> What the exercise asks:
The answer consists only of the lines from the beginning of the listing below to the line holding "Palm PDA mit", inclusive, with every picture removed.
■ ■ ■ ■ ■ ■ ■
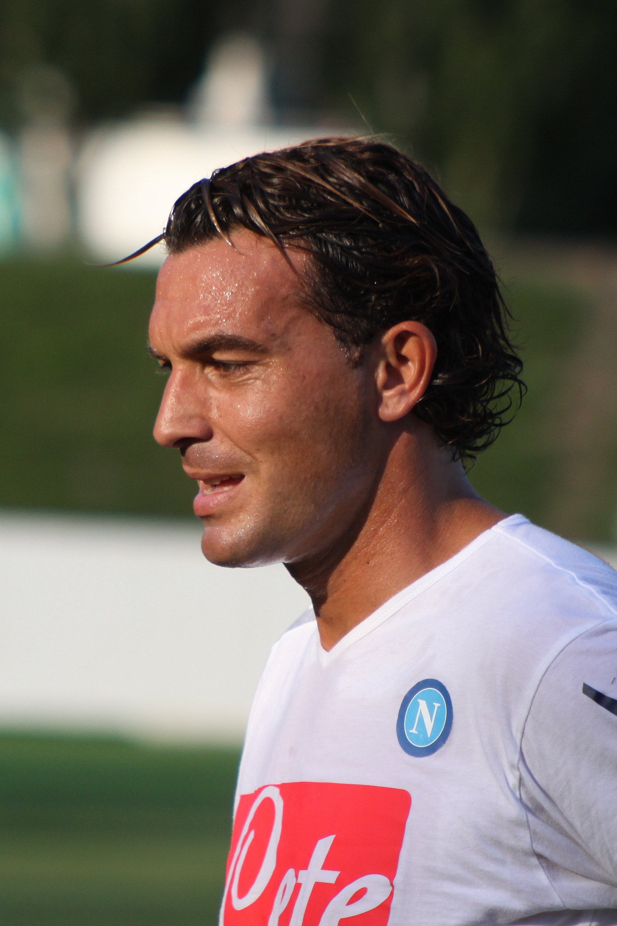 Salvatore Aronica - SSC Neapel (1) Salvatore Aronica - Società Sportiva Calcio Napoli
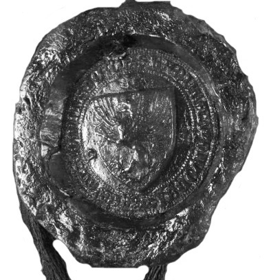 Losonci (Dezsőfi) László erdélyi vajda és szolnoki ispán pecsétje 1391-ből
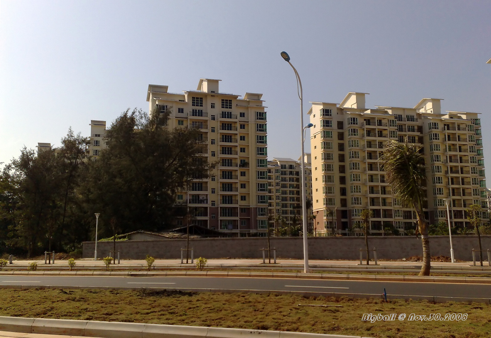 滨江路-By Bigball
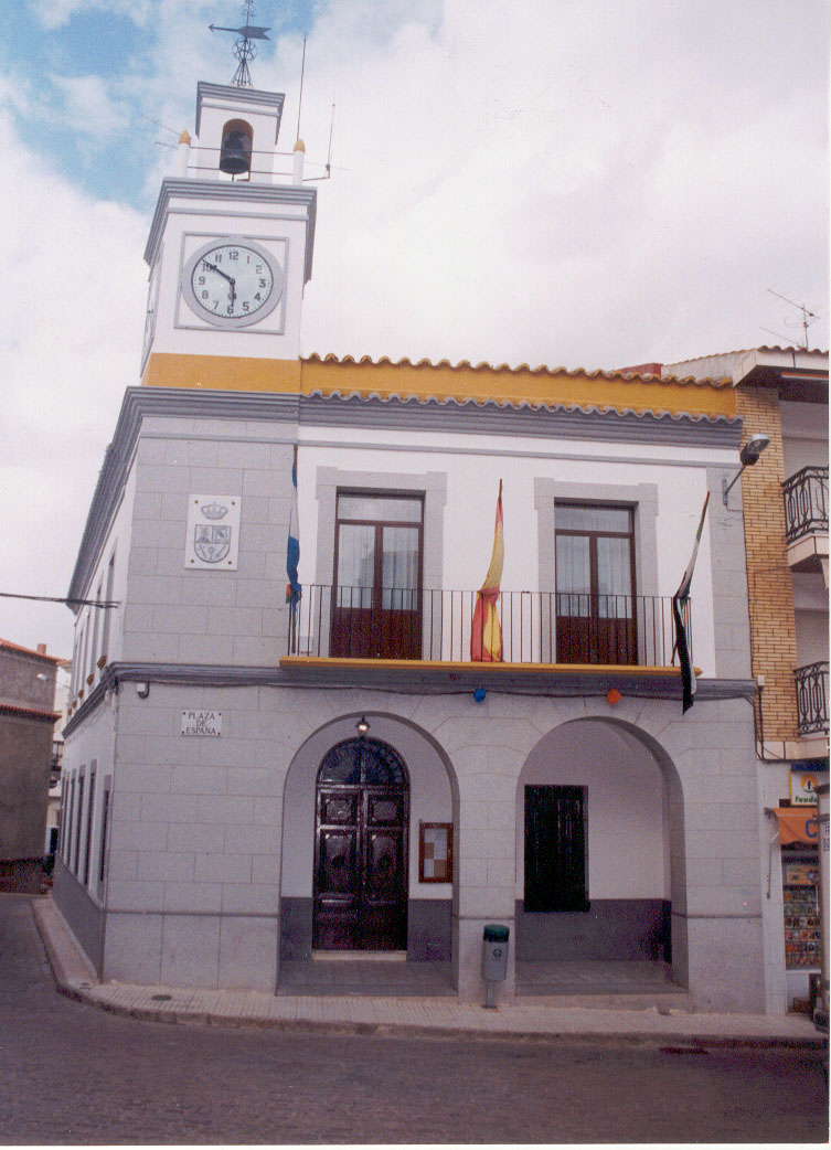 Fachada principal del ayuntamiento de Peñalsordo, Badajoz.
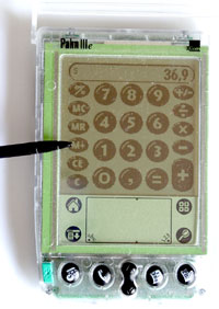 Palm PDA mit Bedienstift und Taschenrechner-Anwendung
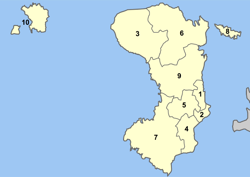 Map of Chios prefecture (Greece) with administrative divisions (municipalities and communities) numbered in alphabetical order (in greek). Legend: 1. Δήμος Χίου - Chios 2. Δήμος Αγίου Μηνά - Agios Minas 3. Δήμος Αμανής - Amani 4. Δήμος Ιωνίας - Ionia 5. Δήμος Καμποχώρων - Kambochora 6. Δήμος Καρδαμύλων - Kardamyla 7. Δήμος Μαστιχοχωρίων - Mastichochoria 8. Δήμος Οινουσσών - Inousses 9. Δήμος Ομηρούπολης - Omiroupoli 10. Δήμος Ψαρών - τα Ψαρά - Psara
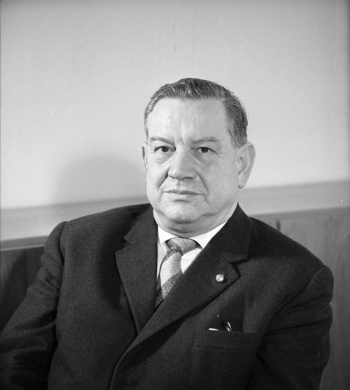 13.2.1963 Portrait des Bayrischen Ministerpräsidenten Alfons Goppel
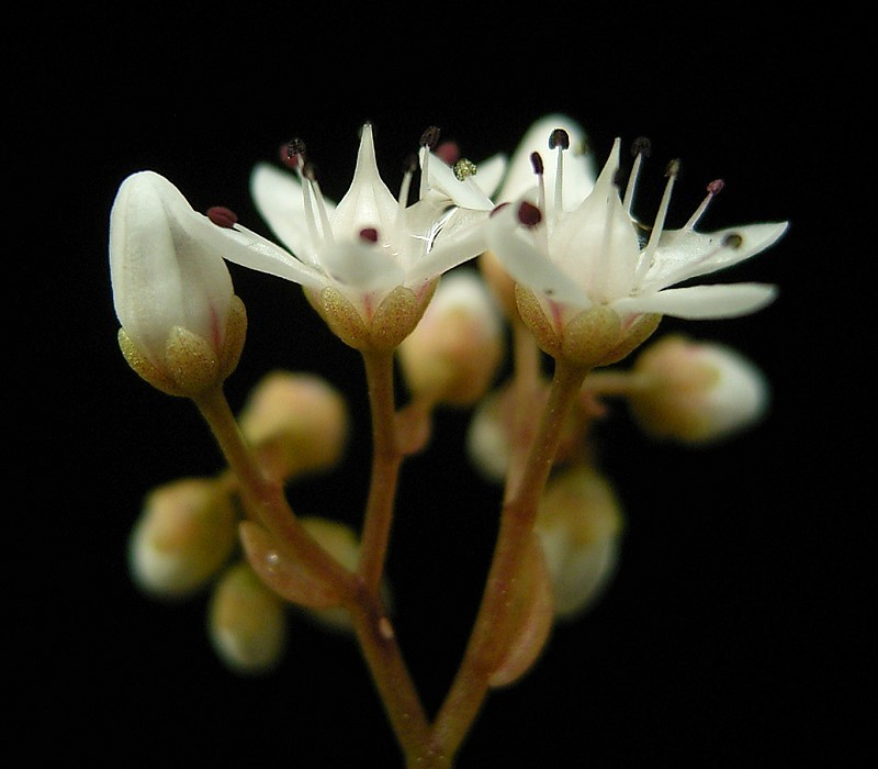 Sedum album
■ ■ ■ ■ ■ ■ ■
> Expected answer:
 Salvatore Aronica - SSC Neapel (1) Salvatore Aronica - Società Sportiva Calcio Napoli
 Losonci (Dezsőfi) László erdélyi vajda és szolnoki ispán pecsétje 1391-ből
 滨江路-By Bigball
 Fachada principal del ayuntamiento de Peñalsordo, Badajoz.
 Palm PDA mit Bedienstift und Taschenrechner-Anwendung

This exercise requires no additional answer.